While there is no official edict or statement from ESEA on the incident yet, Overdrive himself has a perfect recent record, having successfully called the bans for Sergey "hally" Shavayev, 9z’s Rafael "zakk" Fernandes, and Imperial’s Luis “Peacemaker” Tadeu prior to them being announced. More information on the bug was provided on Twitter by Kyryl “marat2k” Samsoniuk.
According to marat2k, this is not the first time this bug has been exploited, with the issue exacerbated by ESEA’s setting for their Cash Cup events. In a Twitlonger posted earlier on May 8, he gave an example which he alleges is a team called BIT eSports abusing the same bug to gain an advantage, on May 7-8.

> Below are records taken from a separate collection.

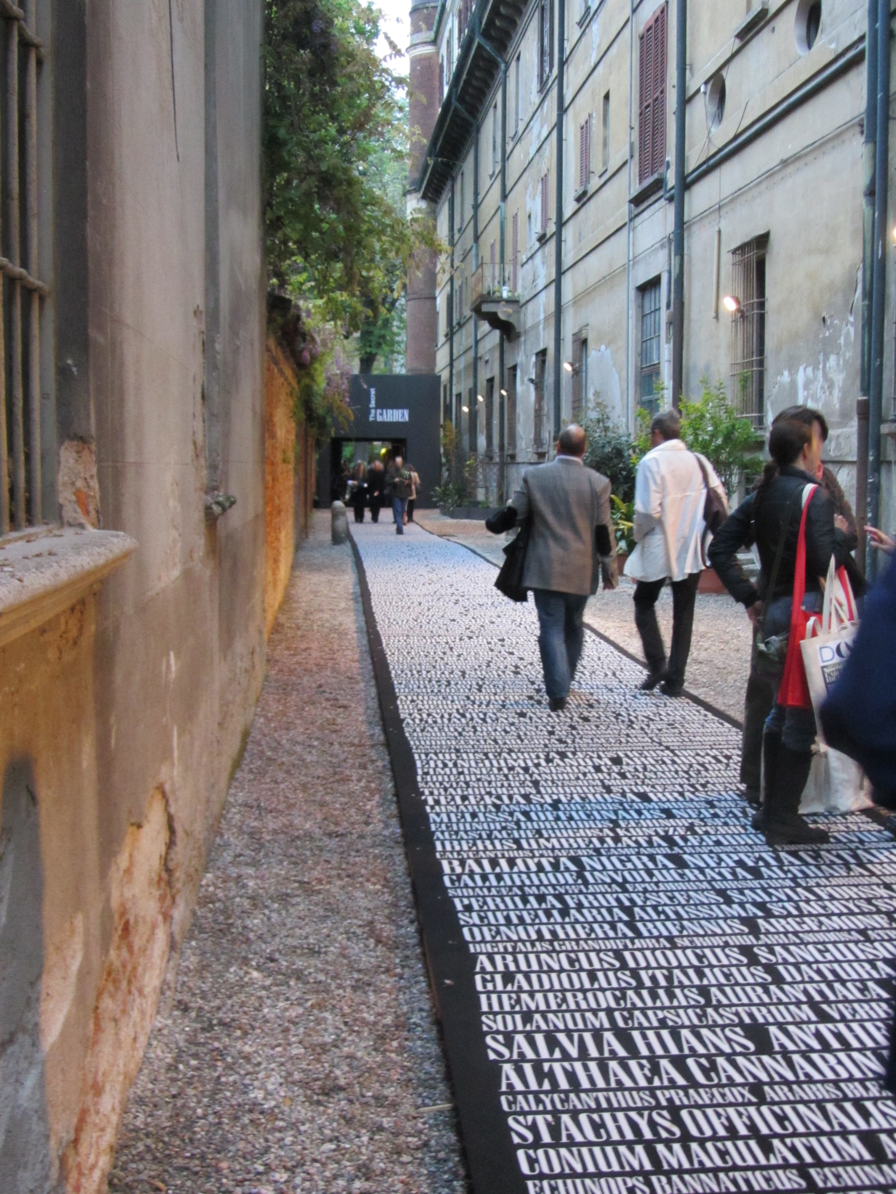 Evento " The Secret Garden " durante il Fuorisalone 2012 a milano all'interno dell'orto botanico di Brera. Evento organizzato dalle aziende CITCO (insieme a Zaha Hadid) e Barovier & Toso (insieme a Paola Navone nella foto l'allestimento realizzato dallo studio Calvi Brambilla di Milano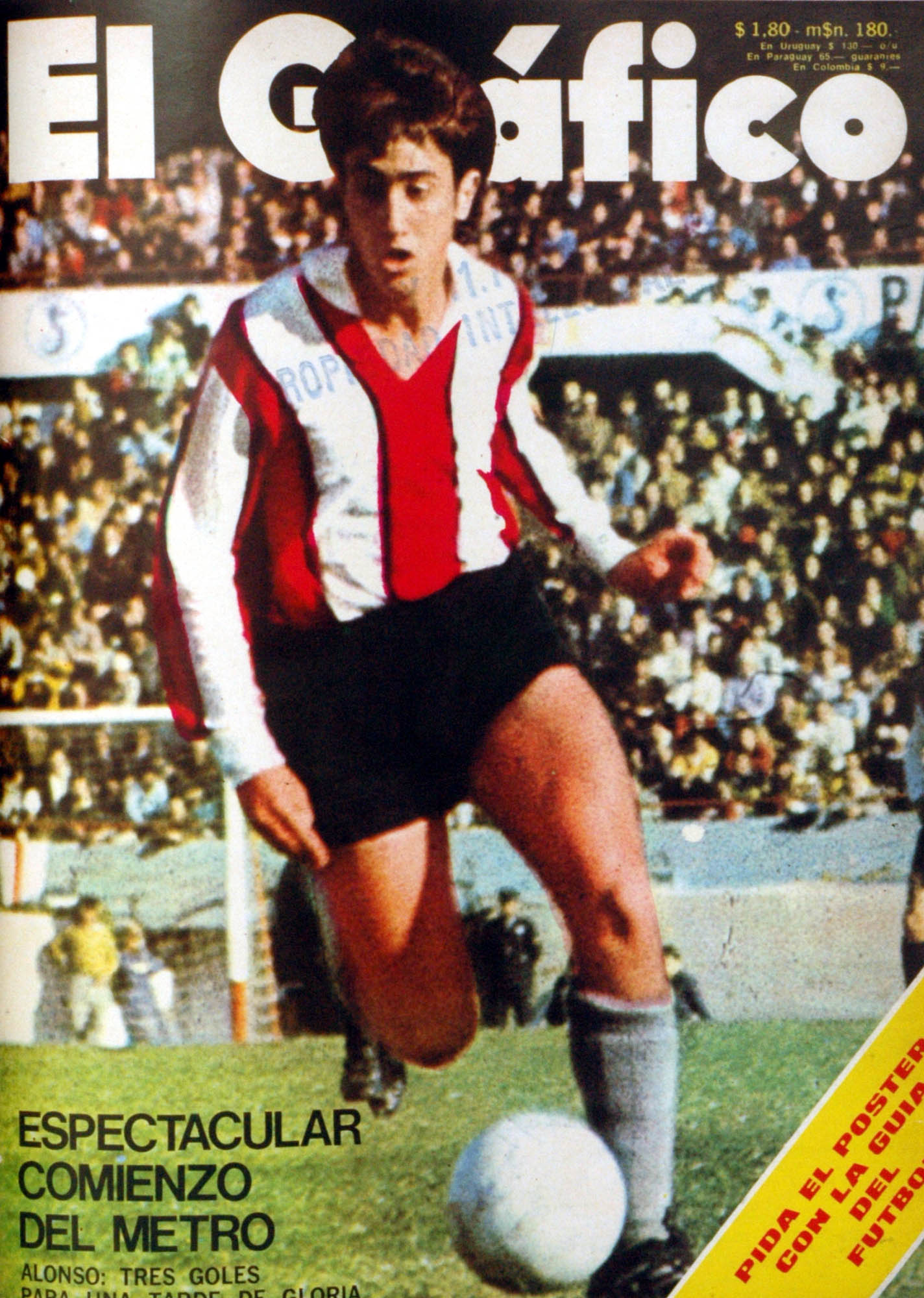 El Grafico del 29 de Febrero de 1972. Edicion 2734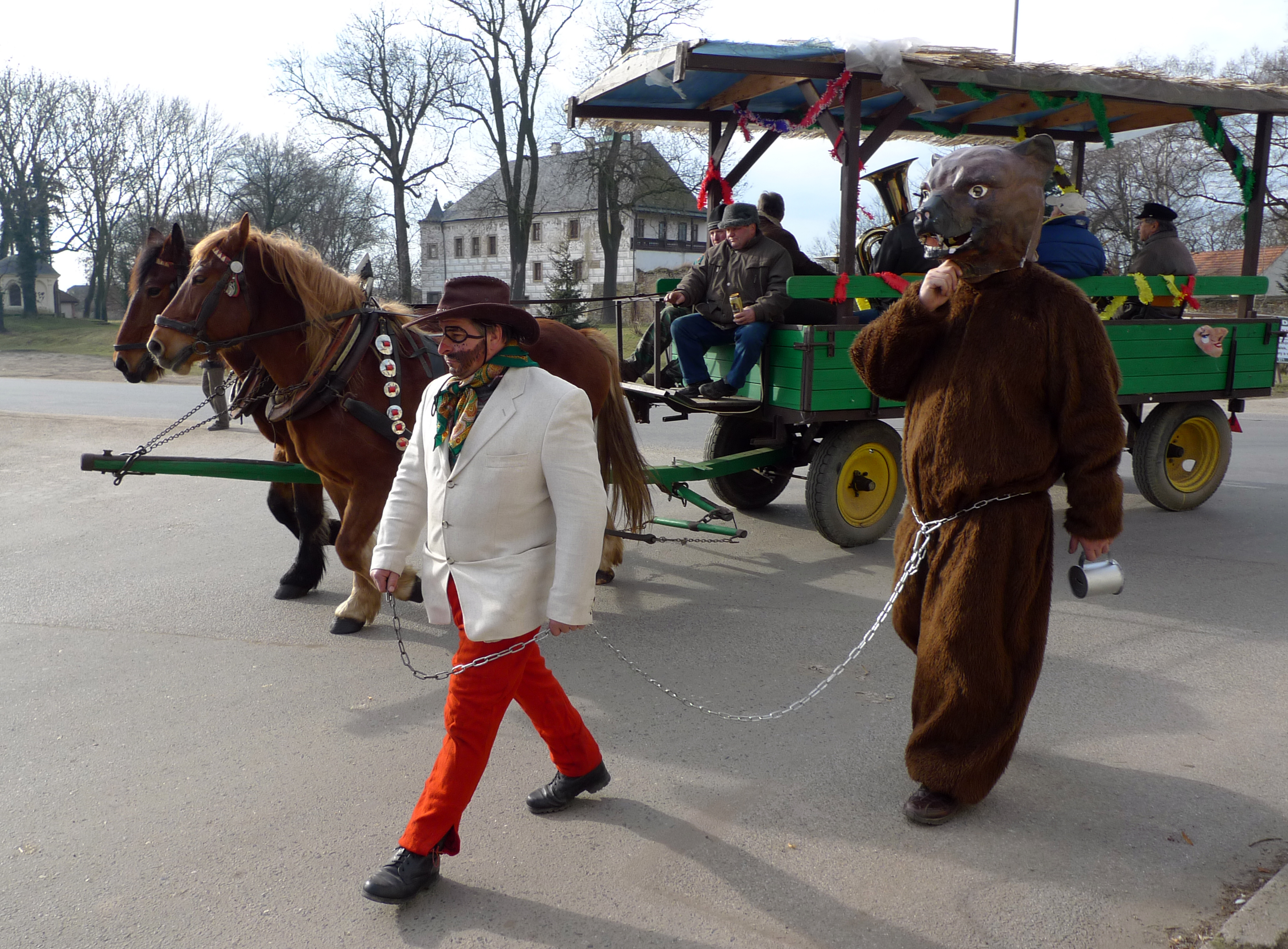 Masopust v Přerově nad Labem v roce 2014.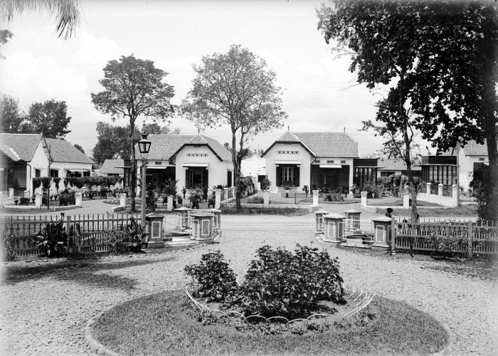 Negatief. Huizen aan de Tjelaket in Malang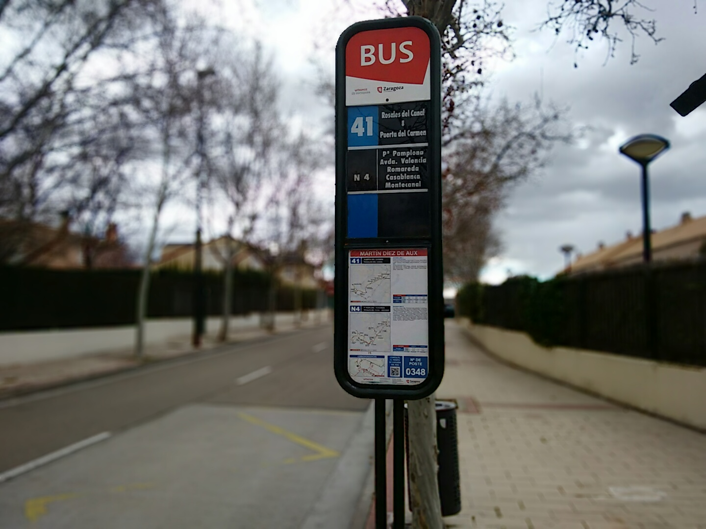 Parada de bus de Auzsa en la calle Martín Diez de Aux.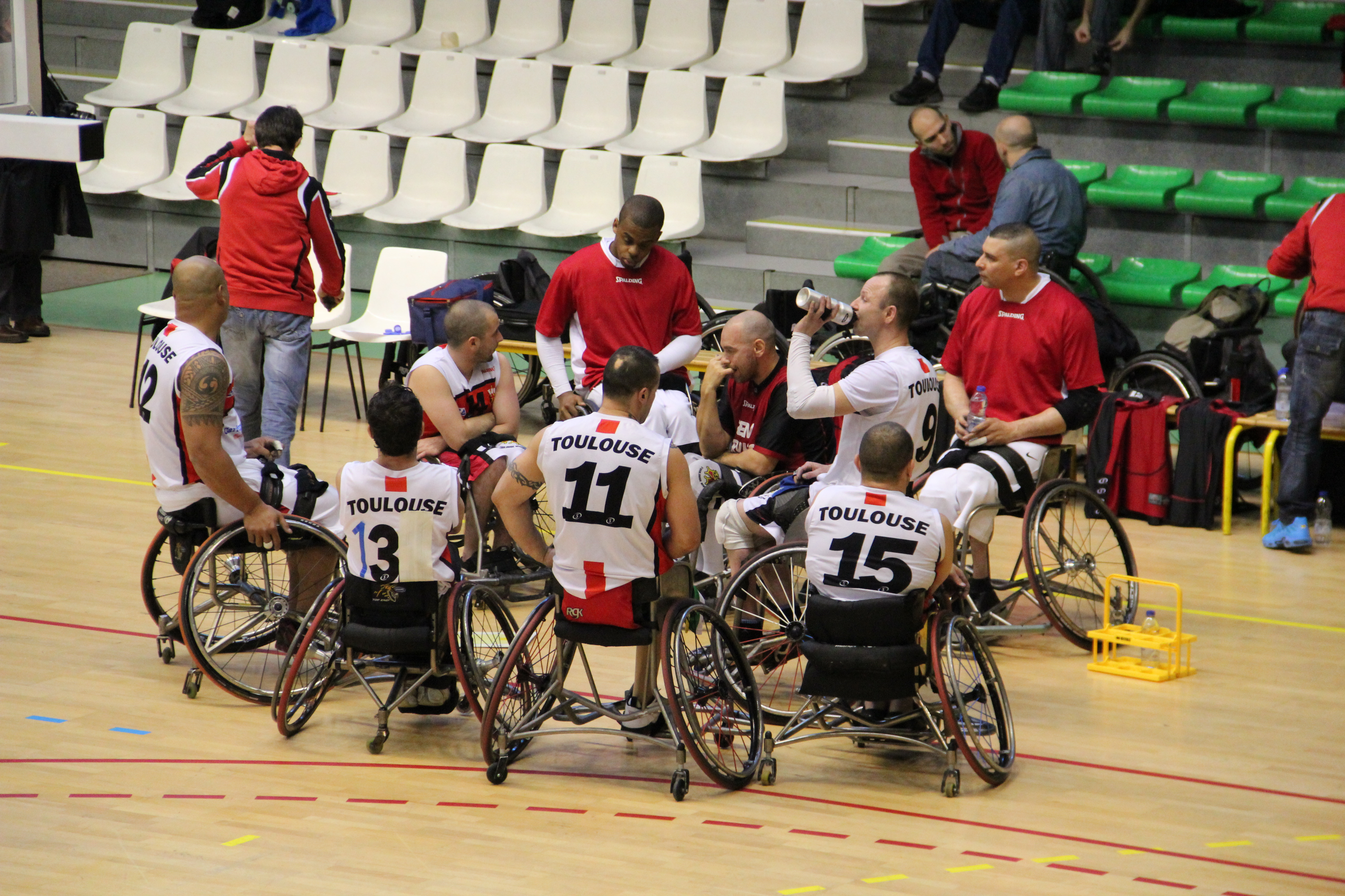 Euroleague — 9 March 2012, Palais des sports André-Brouat, Toulouse. Match between: Toulouse IC — USC Munich Équipe de Toulouse IC à la mi-temps.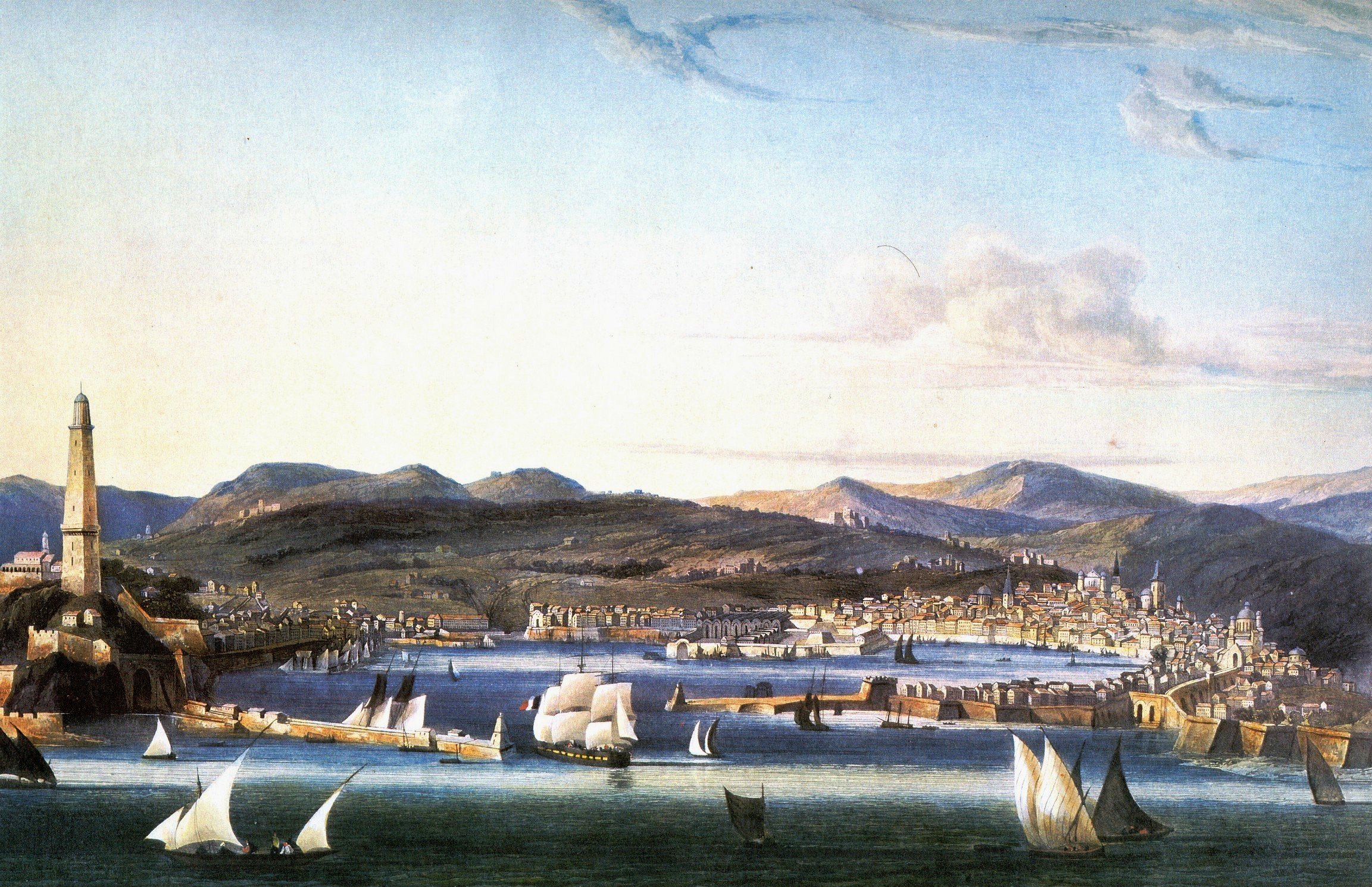 Veduta di Genova - acquatinta, 1810 circa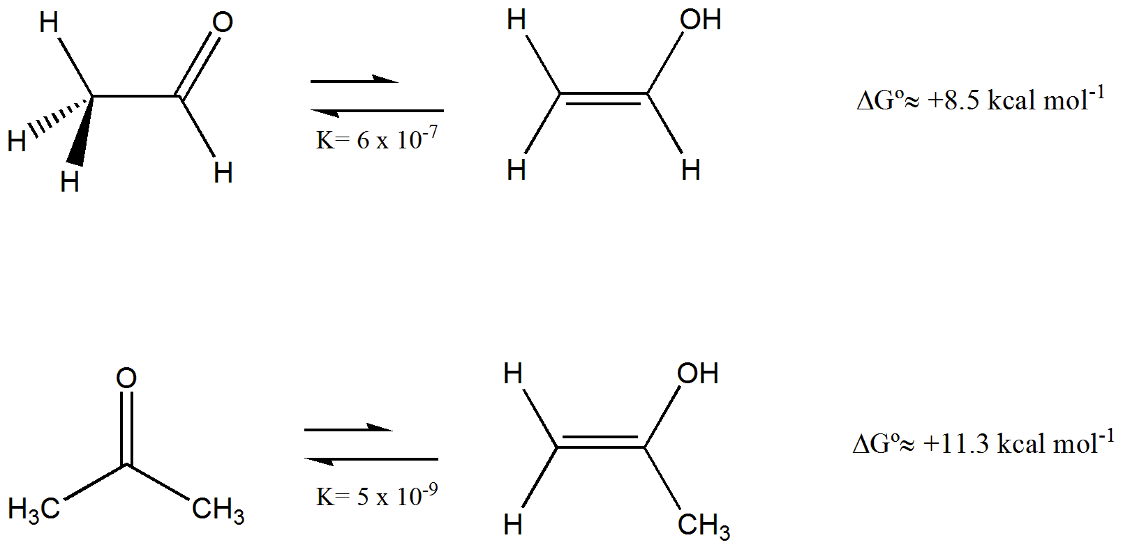 Tautomeria ceto enolica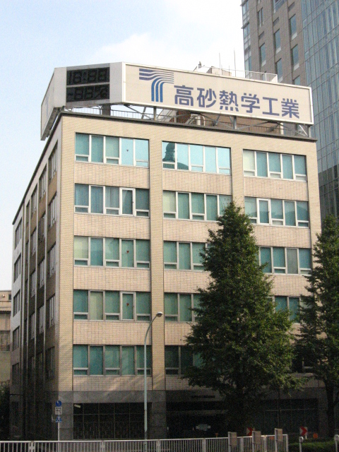 Takasago-Netsugaku Bildings.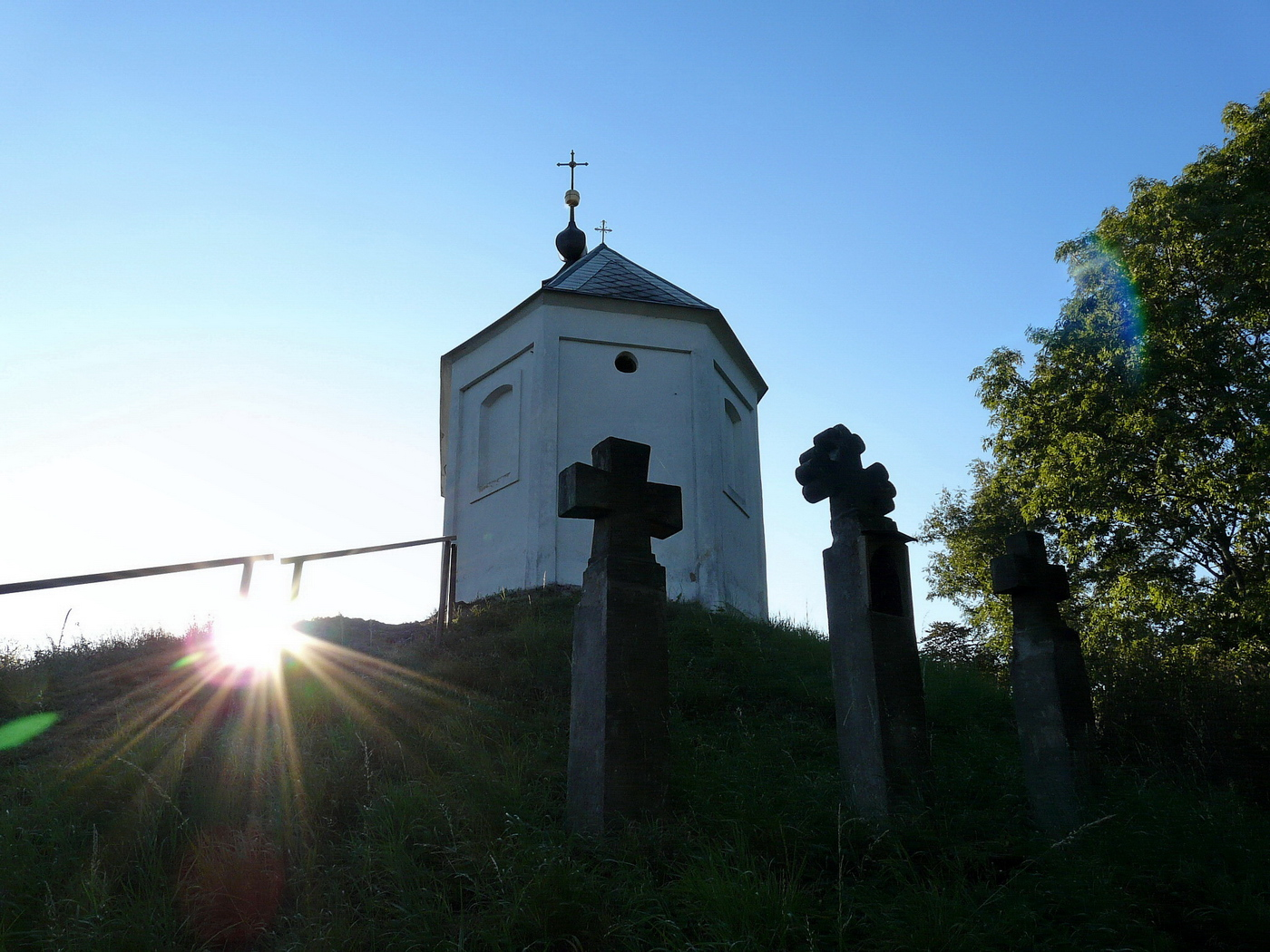 Kaple sv. Anny na Vyskři

CSGO has a culture of cheating?
With 1shot being a top 100 ranked team, and Overdrive having brought the case into the light, it seems understandable that the reaction was more swift than we’ve seen in previous cases. Renowned CSGO referee Michal Slowinski replied to the tweet, asking for more details, so with any luck, this bug can be identified quickly and the crackdown on abusers can happen in a more timely manner than it has in the past.
While the incidents are not directly linked to the higher-profile cases that have affected tier 1 CSGO in the last couple of years, the fact there are still such blatant examples of bug abuse going on has an impact on the wider scene. When governing bodies like ESIC are deciding on punishments, they must not just consider the crime itself, but also whether the news will deter others from trying the same thing, or scare them into thinking twice.
Like athletics, professional cycling and certain other pro sports, it has got to the point where cheating, and bug abuse in particular, is no longer rare in CSGO, and examples are now starting to stack up. The effect on competitive integrity and fan interest can also not be ignored, as viewers will struggle to get invested if they can’t trust the result.
This may even be part of why ESIC are so keen on banning borderline cases in their attempts to clean up CSGO, with the situation so bad that they need to send a message, as well as remove cheats from the game. With Dust2.us reporting that as many as 97 coaches could be implicated in the coaching bug situation, it’s clear CS has a long way to go before we can be confident in results, especially from smaller events.